Se separó de la pared y dejó que el llanto de la joven inmigrante pasara a formar parte del murmullo de fondo habitual en las comisarías, incluso en las modernas, con focos empotrados y suelo de moqueta. Era triste, pero la tristeza era la norma, y sabía que nadie que llevara uniforme o placa permitía jamás que estas tristezas se acumularan en su interior, aunque era probable que cada una de ellas dejara un arañazo en el alma. Empezó a recorrer el pasillo con brío y se apartó cuando se abrió la puerta de otra sala de interrogatorios y salieron dos inspectores forcejeando con un adolescente esposado.

– Venga, muchacho -dijo uno, pero el muchacho, con la cara cubierta de acné, largos rizos enmarañados y un tatuaje que ensalzaba las virtudes de un grupo de heavy metal en el brazo, en lugar de obedecer, chocó con él.
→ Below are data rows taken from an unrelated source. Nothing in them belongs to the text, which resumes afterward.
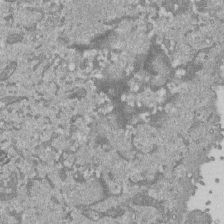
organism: Mouse
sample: ED-1 cell nuclei; centrioles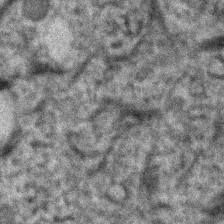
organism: Human
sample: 1205lu cells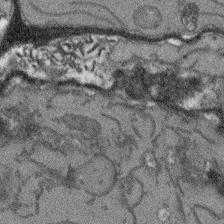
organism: Arabidopsis thaliana
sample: Root tip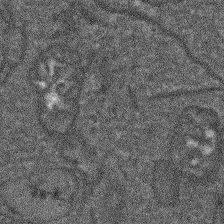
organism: Arabidopsis thaliana
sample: Root tip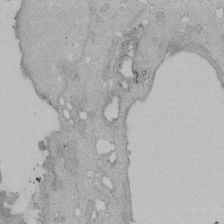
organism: Human
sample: Melanocyte Keratinocyte synapse skin construct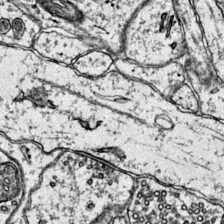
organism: Mouse
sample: Primary visual cortex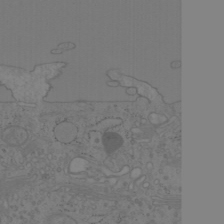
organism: Human
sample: HeLa cells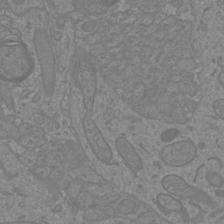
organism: Mouse
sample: Cortical neurons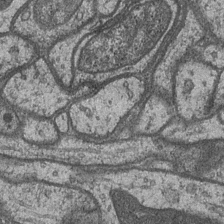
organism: Drosophila
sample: Optic medulla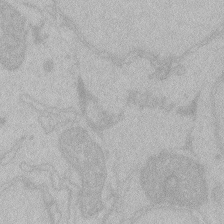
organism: Zebrafish
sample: Macrophage infected with Toxoplasma gondii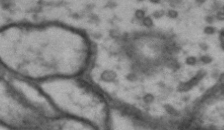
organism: Drosophila
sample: Brain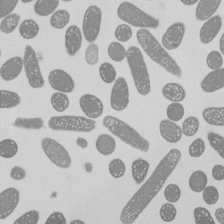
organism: E. coli
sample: Bacterial nucleoid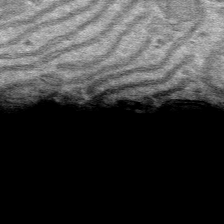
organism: Mouse
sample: Mouse hepatocytes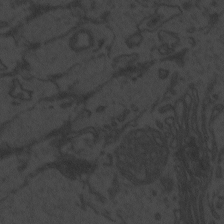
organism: Zebrafish
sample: Macrophage infected with Toxoplasma gondii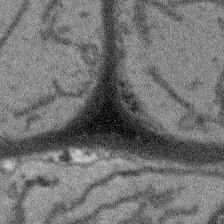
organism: Arabidopsis thaliana
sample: Root tip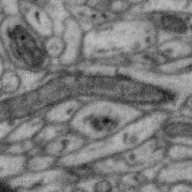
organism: Zebra finch
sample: Brain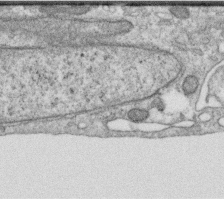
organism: Human
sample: Centriole in RPE cells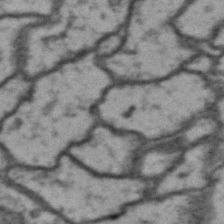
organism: Drosophila
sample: Brain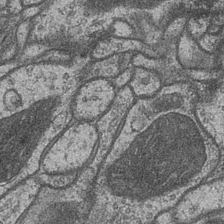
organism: Drosophila
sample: Optic medulla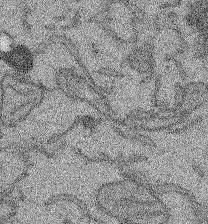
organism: Human
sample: HeLa cells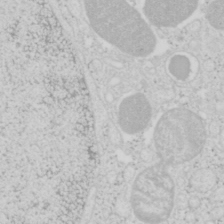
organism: Mouse
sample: Pancreas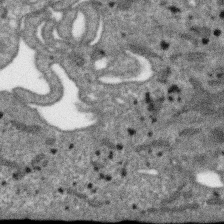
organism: Human
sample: Lung epithelial cells infected with SARS-CoV-2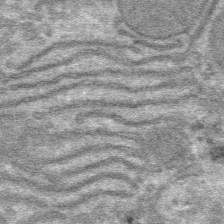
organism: Mouse
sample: Mouse hepatocytes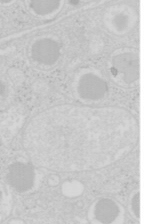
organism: Mouse
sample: Pancreas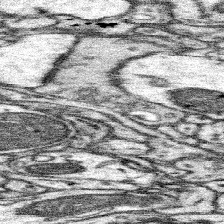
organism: Mouse
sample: Somatosensory cortex neuropil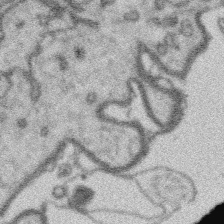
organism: Platynereis dumerilii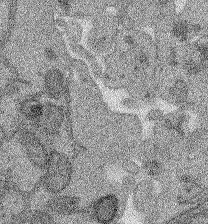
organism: Human
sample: HeLa cells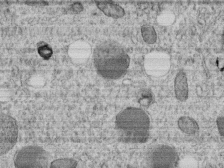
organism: C. elegans
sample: C. elegans embryo early stage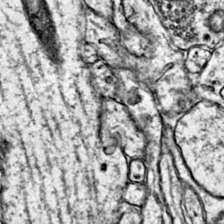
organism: Mouse
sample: Primary visual cortex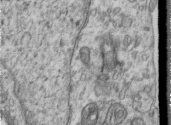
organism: Human
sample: Centriole in RPE cells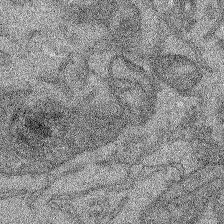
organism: Human
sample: HeLa cells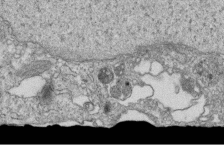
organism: Human
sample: HeLa cell HIV synapse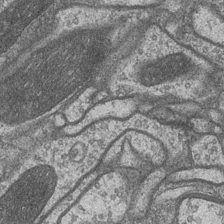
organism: Drosophila
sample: Optic medulla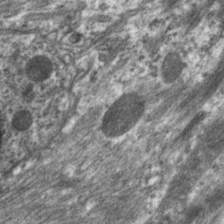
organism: C. elegans
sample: Pharynx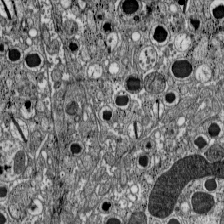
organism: C57BL Mouse
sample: Pancreatic islet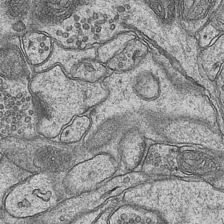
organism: Mouse
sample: CA1 Hippocampus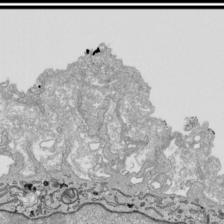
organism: Human
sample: Mitochondria in HCT116 cells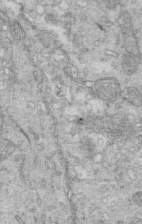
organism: Mouse
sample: Multiciliated cells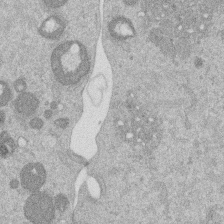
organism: Mouse
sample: Dividing mouse embryo 1 cell stage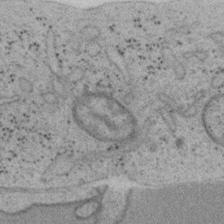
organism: Human
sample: HeLa cells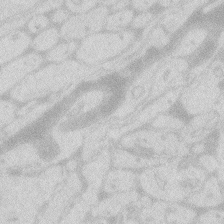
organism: Zebrafish
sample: Macrophage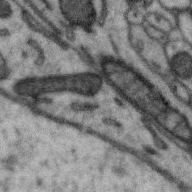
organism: Zebra finch
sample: Brain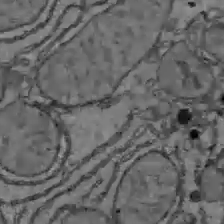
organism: C57BL Mouse
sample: Liver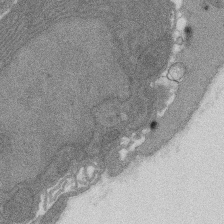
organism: Rat
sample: Salivary granule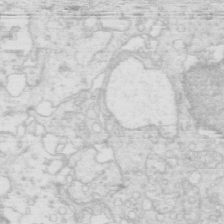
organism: Mouse
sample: Multiciliated cells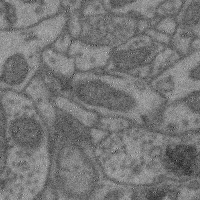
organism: Mouse
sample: Cerebral cortex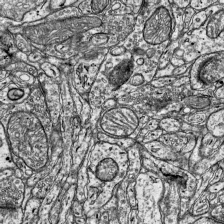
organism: Mouse
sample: Visual Cortex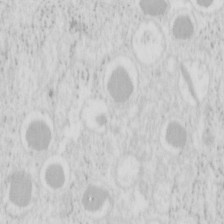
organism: Mouse
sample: Pancreas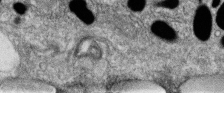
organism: Zebrafish
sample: Cilia; retinal pigment epithelium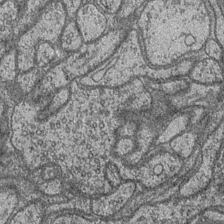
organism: Drosophila
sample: Optic medulla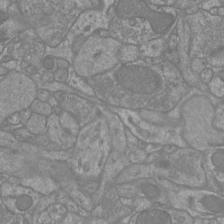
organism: Mouse
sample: Cortical neurons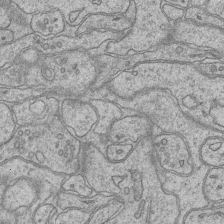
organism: Mouse
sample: CA1 Hippocampus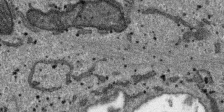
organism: Human
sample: Lung epithelial cells, uninfected (mock) control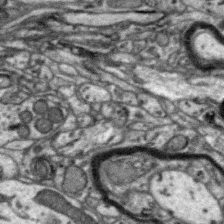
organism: Zebra finch
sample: Brain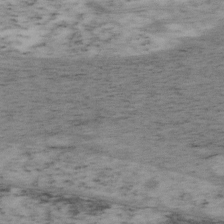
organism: Mouse
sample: OT-I killer T cells with ID8 ovarian cancer cells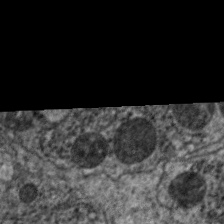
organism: C. elegans
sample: Pharynx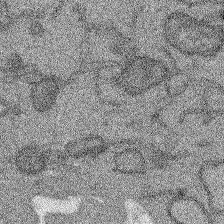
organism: Human
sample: HeLa cells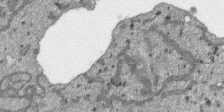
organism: Human
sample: Lung epithelial cells infected with SARS-CoV-2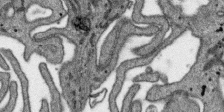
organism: Human
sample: Lung epithelial cells, uninfected (mock) control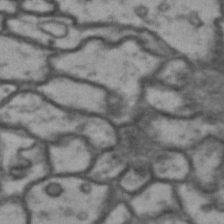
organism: Drosophila
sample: Brain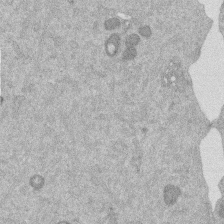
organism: Mouse
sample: Dividing mouse embryo 1 cell stage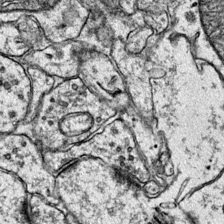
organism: Mouse
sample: Primary visual cortex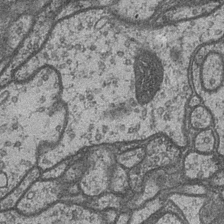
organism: Drosophila
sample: Optic medulla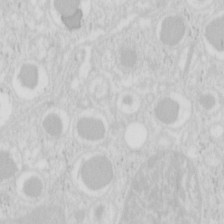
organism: Mouse
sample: Pancreas

Los tres hombres se enredaron de golpe, se tambalearon tras perder el equilibrio y cayeron al suelo.

Mientras Robinson se acercaba rápidamente hacia ellos, los tres forcejearon un instante. El adolescente agitaba las piernas en el aire en su intento de dar patadas a los policías. Éstos, a su vez, rodaron de modo experto por el suelo para situarse sobre el sospechoso, y lo dominaron inmediatamente. Robinson se detuvo a poca distancia de los hombres. De modo curioso, le recordó una pelea entre hermanos en la que los mayores se sentaban sobre el menor hasta que éste dejaba de patalear.